- Opening Delimiter -

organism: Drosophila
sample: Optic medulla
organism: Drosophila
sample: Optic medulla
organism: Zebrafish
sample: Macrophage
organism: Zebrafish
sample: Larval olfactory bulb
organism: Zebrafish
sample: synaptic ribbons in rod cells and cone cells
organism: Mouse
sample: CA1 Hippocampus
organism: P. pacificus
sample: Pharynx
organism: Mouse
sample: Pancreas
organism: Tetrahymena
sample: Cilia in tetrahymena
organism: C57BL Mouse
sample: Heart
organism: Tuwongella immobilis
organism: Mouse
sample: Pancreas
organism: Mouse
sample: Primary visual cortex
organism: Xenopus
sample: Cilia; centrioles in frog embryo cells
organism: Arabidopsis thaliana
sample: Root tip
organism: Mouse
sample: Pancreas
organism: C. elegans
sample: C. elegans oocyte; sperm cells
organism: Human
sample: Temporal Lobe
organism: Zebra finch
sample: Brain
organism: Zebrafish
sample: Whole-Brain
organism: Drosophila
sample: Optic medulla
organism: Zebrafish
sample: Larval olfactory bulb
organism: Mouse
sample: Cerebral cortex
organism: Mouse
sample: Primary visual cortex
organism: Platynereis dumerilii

- Closing Delimiter -
- Opening Delimiter -

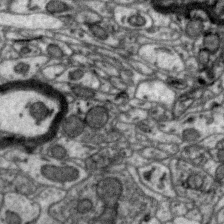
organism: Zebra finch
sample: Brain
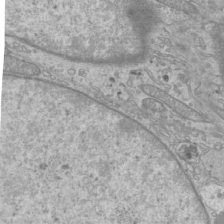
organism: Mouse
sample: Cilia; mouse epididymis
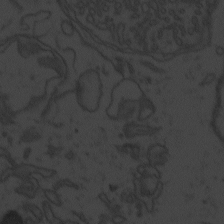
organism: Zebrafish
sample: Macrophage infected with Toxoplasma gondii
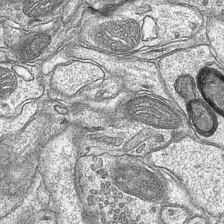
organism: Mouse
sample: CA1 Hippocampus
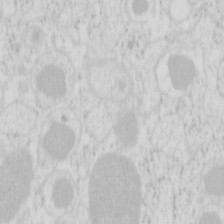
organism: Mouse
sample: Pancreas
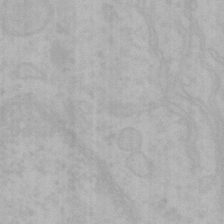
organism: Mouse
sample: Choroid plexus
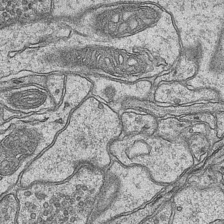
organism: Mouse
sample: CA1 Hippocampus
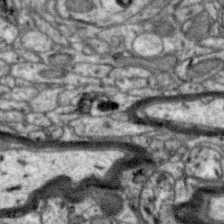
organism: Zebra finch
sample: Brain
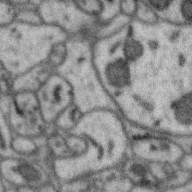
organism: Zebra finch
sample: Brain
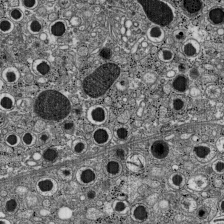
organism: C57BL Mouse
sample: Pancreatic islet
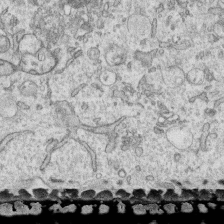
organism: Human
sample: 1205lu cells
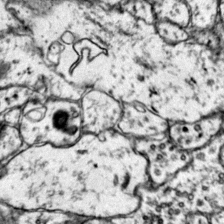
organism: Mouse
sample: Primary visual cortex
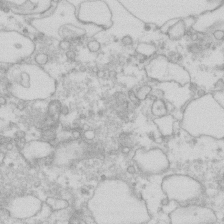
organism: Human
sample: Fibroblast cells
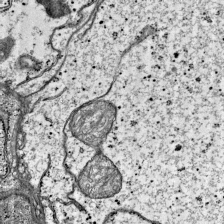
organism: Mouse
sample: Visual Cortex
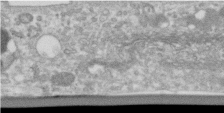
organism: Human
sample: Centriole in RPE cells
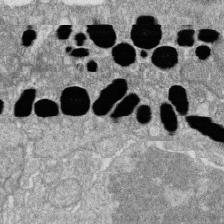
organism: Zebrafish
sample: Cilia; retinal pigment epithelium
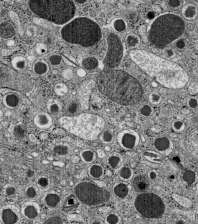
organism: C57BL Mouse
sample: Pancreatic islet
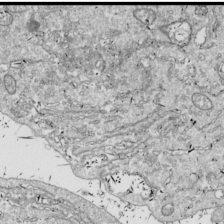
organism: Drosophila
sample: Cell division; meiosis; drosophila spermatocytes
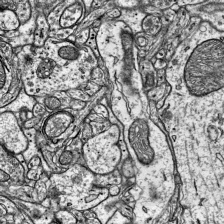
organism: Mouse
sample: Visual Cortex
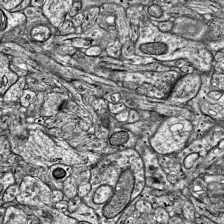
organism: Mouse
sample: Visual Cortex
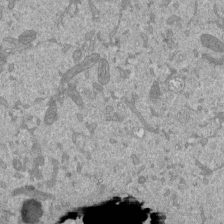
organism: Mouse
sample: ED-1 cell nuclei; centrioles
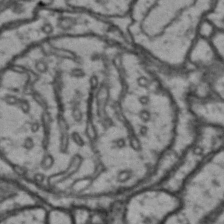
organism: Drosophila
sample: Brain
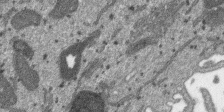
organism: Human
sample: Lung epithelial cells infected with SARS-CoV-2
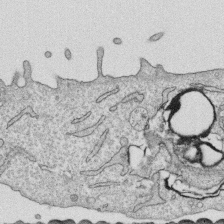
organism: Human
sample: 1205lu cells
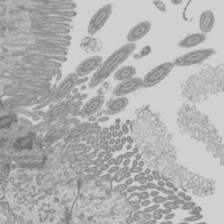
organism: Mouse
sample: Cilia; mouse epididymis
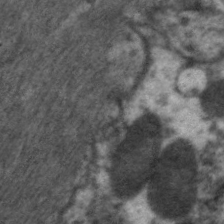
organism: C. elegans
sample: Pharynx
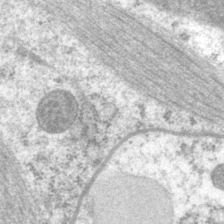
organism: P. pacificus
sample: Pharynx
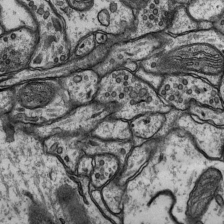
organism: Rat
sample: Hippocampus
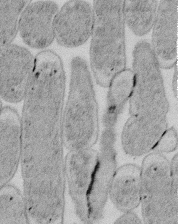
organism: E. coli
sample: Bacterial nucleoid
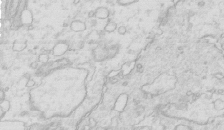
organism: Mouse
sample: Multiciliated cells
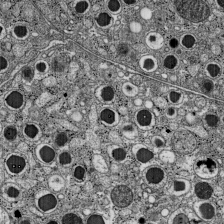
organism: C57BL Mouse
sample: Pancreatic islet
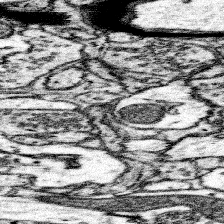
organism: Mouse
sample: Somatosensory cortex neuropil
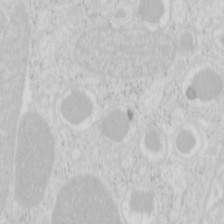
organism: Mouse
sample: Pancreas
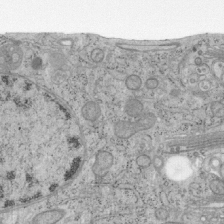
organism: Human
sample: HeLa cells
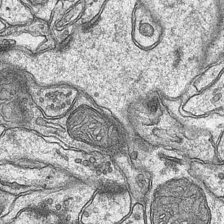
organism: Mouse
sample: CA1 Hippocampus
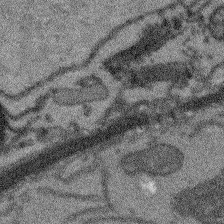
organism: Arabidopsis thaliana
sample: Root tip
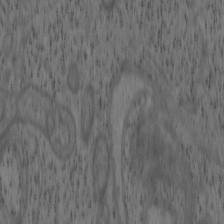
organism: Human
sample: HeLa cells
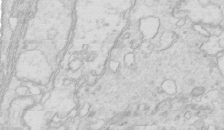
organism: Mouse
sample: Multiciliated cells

- Closing Delimiter -
- Opening Delimiter -

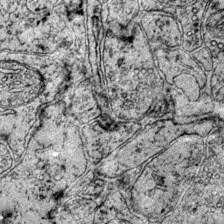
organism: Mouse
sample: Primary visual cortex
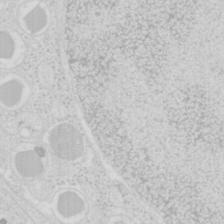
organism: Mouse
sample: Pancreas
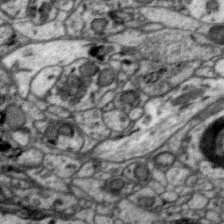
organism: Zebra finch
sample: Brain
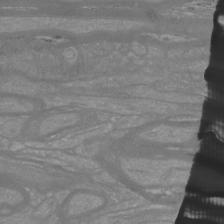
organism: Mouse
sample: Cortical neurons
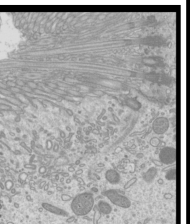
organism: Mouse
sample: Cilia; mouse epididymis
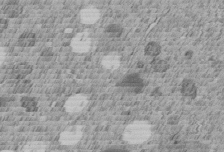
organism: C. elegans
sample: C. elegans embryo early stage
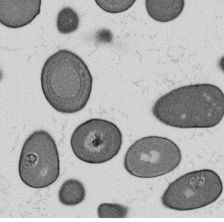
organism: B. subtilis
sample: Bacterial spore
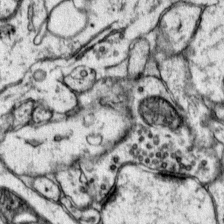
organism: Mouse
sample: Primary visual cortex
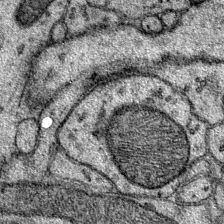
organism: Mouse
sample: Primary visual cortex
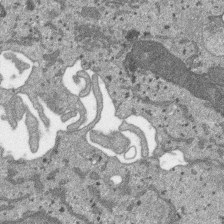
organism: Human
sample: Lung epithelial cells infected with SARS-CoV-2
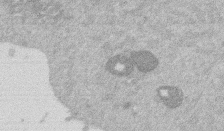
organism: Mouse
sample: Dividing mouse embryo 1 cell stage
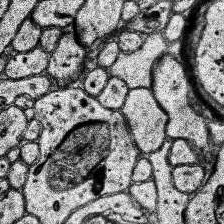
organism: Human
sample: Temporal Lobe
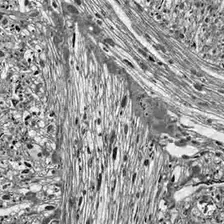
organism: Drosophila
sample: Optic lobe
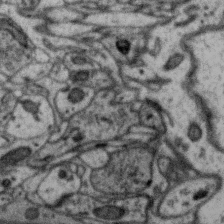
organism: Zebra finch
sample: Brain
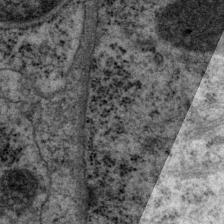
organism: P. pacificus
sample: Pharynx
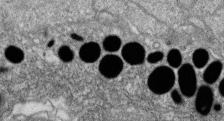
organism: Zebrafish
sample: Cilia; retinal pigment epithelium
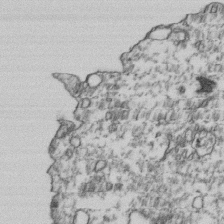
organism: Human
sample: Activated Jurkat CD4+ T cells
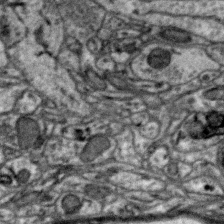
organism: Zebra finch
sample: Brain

- Closing Delimiter -

● Work task: Return exactly the lines above from the line that has "organism: Xenopus" through the line that has "organism: Platynereis dumerilii", inclusive, and nothing else.

● Answer box:
organism: Xenopus
sample: Cilia; centrioles in frog embryo cells
organism: Arabidopsis thaliana
sample: Root tip
organism: Mouse
sample: Pancreas
organism: C. elegans
sample: C. elegans oocyte; sperm cells
organism: Human
sample: Temporal Lobe
organism: Zebra finch
sample: Brain
organism: Zebrafish
sample: Whole-Brain
organism: Drosophila
sample: Optic medulla
organism: Zebrafish
sample: Larval olfactory bulb
organism: Mouse
sample: Cerebral cortex
organism: Mouse
sample: Primary visual cortex
organism: Platynereis dumerilii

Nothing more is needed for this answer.